Business as Usual Everywhere

Peter Schiff writes that in second and third world countries,
In such a system, support for the ruling regime is the best and only path to economic success. Who you know supersedes what you know, and favoritism trumps the rule of law.
Now, Schiff is scared that the U.S. might be falling into the same habits with the way it has taken property from Chrysler’s creditors.

::screeching tire noises::

Wait a minute. “Who you know supersedes what you know.” Are you serious? As if that somehow never happens in the U.S.? I’m sorry, but the last thing I was left with when I completed my bachelor degree was this piece of advice, “It’s not what you know, it’s who you know.” Not only was I told that this is how the United States runs, but I have always seen for myself that that is how the United States runs. How Peter Schiff thought America, at any point in time, was immune to this - is unbelievable.
U.S. assets, which have historically traded at premium valuations based on faith in our legal system, will soon trade at discounts to reflect this new threat.
Huh? Peter, I know you have a sense of history. Baby, buddy, sweat pea, while you are right in thinking that the rules have not changed, you are wrong in thinking that politicians and people in power somehow rarely made exceptions. The reason why U.S. assets always traded at premiums is because people thought those assets were always better than anything else out there. It had nothing based to do with if we followed the laws, or not.
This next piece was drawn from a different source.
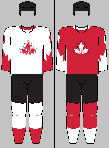 Canadian national team jerseys from World Cup of Hockey 2016 ... Big thanks to Realismadder for a large share on these jerseys.
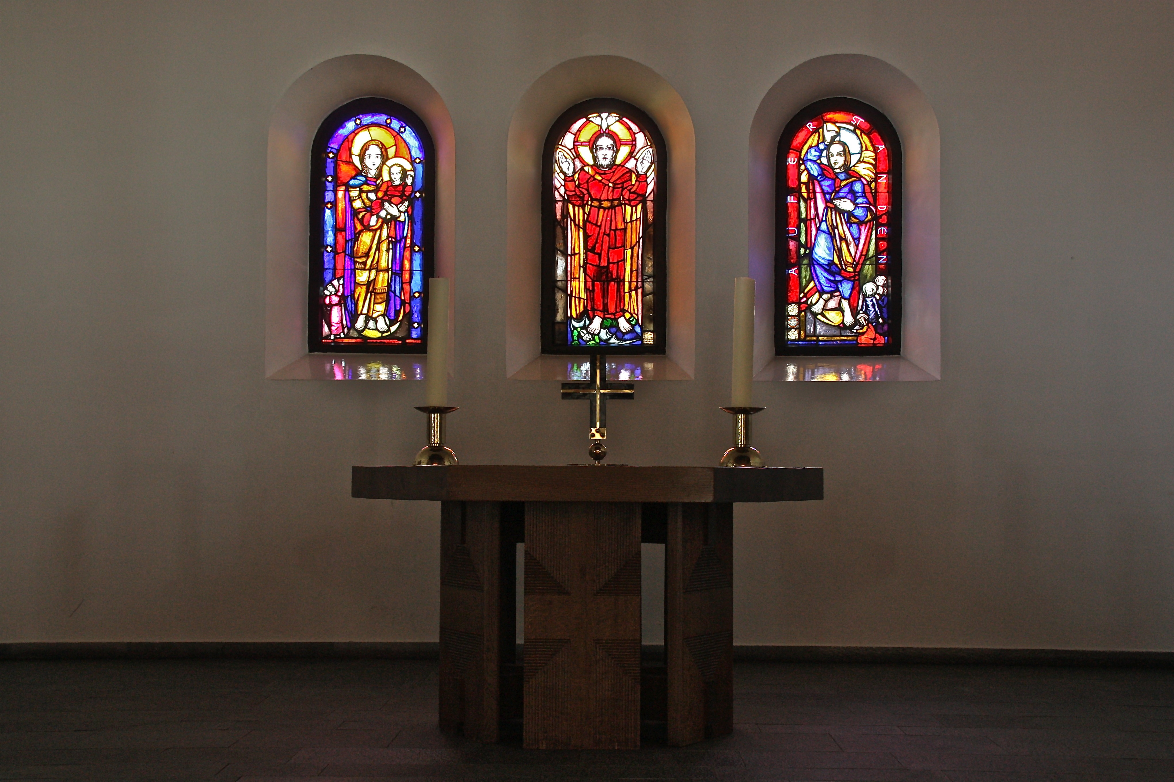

In the end, what bothers me the most is how Peter Schiff, a man whom I respect and I think is way ahead of the curve financially speaking, speaks of breaking property/finance laws the way people should about how our government runs its foreign policy.
More importantly, the fact that two of the highest-ranking government officials can conspire to violate both securities laws and private property rights is abhorrent to everything America supposedly stands for.
Does he know that our country tortures?